Türkiye Gazeteciler Federasyonu (TGF) Genel Başkanı ve İzmir Gazeteciler Cemiyeti (İGC) Başkanı Atilla Sertel, Ergenekon davasında verilen cezaların vicdani ve hukuki açıdan bir kez daha değerlendirilmesini istedi.
TGF Genel Başkanı ve İGC Başkanı Atilla Sertel, nahkeme kararlarıyla ilgili olarak şunları söyledi:
"5 yılı aşkın süredir Silivri Cezaevi'nde tutuklu olan gazeteciler dün görülen karar duruşmasında haklarında delil olmaksızın, ağır cezalara çarptırıldılar. Bu kararı kabul etmek mümkün değil. Gazeteci arkadaşlarımız toplumun vicdanında beraat etmişlerdir ve özgürdürler. Aslolan budur.
Özel Yetkili Mahkemeler ve onları kuran sistem aslında halkımızın yüreğinde, beyninde kara bir karara imza atarken, müebbet hapse kendilerini mahkum etmiştir.
Başlangıcından günümüze ağır, aksak ilerleyen, eksik ve düzmece deliller üzerine kurulan, kişilik bozukluğu olan gizli tanıkların verdikleri hayal ürünü suçlamalarla yürütülen sözde Ergenekon Davası, olması gerektiği gibi 'emredildiği' gibi sonuçlanmıştır. Ve bu dava başladığı yıkık dökük gecekondunun altında kalmıştır. Gazetecilik dışında hiçbir faaliyetleri olmayan başta Mustafa Balbay, Tuncay Özkan, Turhan Özlü, Deniz Yıldırım, Hikmet Çiçek gibi meslektaşlarımız ağır cezalara çarptırılmışlardır.
Bu ülkede Genelkurmay Başkanlığı yapmış İlker Başbuğ başta olmak üzere çok sayıda üst düzey askerin terörist olarak müebbetle yargılandığı bir davadan adil bir karar çıkmayacağı davanın en başından bu yana belliydi. 'Eğri cetvelden doğru çizgi çıkmaz' sözünü bu mahkeme sürecinde acı bir şekilde yaşadık."
GAZETECİLİK MAHKUM EDİLDİ
Başkan Sertel, mahkumiyet kararlarının verilmesinin ardından Mustafa Balbay'ın, "Gazetecilik dışında hiç bir faaliyetimiz olmadı" cümlesini anımsatarak, "Bu mahkeme gazetecilik faaliyetlerini yargılamış ve gazeteciliği mahkum etmiştir. Bulunan belgeler de, bilgiler de, yazılan yazılar da atılan başlıklar da, haberler de tamamen gazetecilikle ilgilidir" dedi. Sertel şunları söyledi:
"Bizler ilk günden bu yana her platformda meslektaşlarımıza kefil olduğumuzu dile getirdik, 'yargılanan gazeteciliktir' dedik.

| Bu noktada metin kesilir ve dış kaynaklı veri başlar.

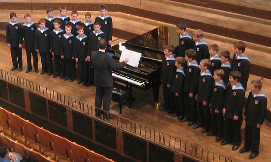 Wien, Austria: Wiener Sängerknaben (Vienna Boys' Chorus) during a concert at the Wiener Musikverein
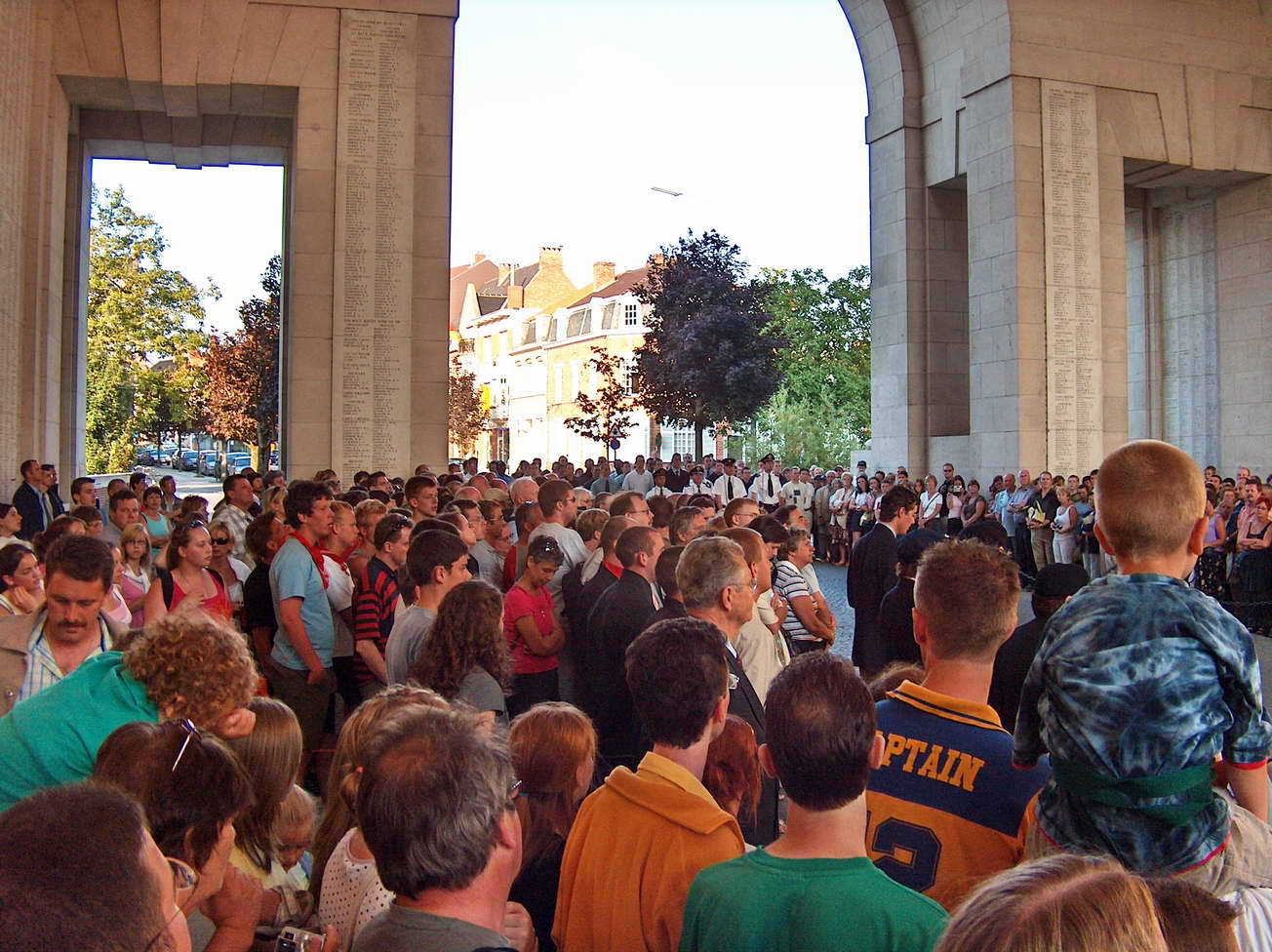 Publiek domein, en uitdrukkelijke toestemming voor gebruik op Wikipedia. bezoekers in de Menenpoort tijdens de Last post. foto gemaakt door mij, Gvandenbor, juli 2005.

Verilen bu ağır cezalar içerideki arkadaşlarımızı da bizleri de asla yolumuzdan döndüremeyecektir. Başımız dik, vicdanımız rahat mücadeleye devam edeceğiz. Aslolan halkın verdiği hükümdür. Altı yıl önce başlayan Ergenekon Davası sürecinde vicdanlar sustu halk konuştu. Hak etmedikleri cezalara çarptırılan yurtseverler onurlu, başı dik kaldı.
Değerli meslektaşım, üyemiz Mustafa Balbay'ın mahkeme salonunda söylediği gibi 'bu kararın bizim için hükmü yok'. Onlar halkın gönlünde beraat etmiştir ve son sözü Türk Milleti söyleyecektir."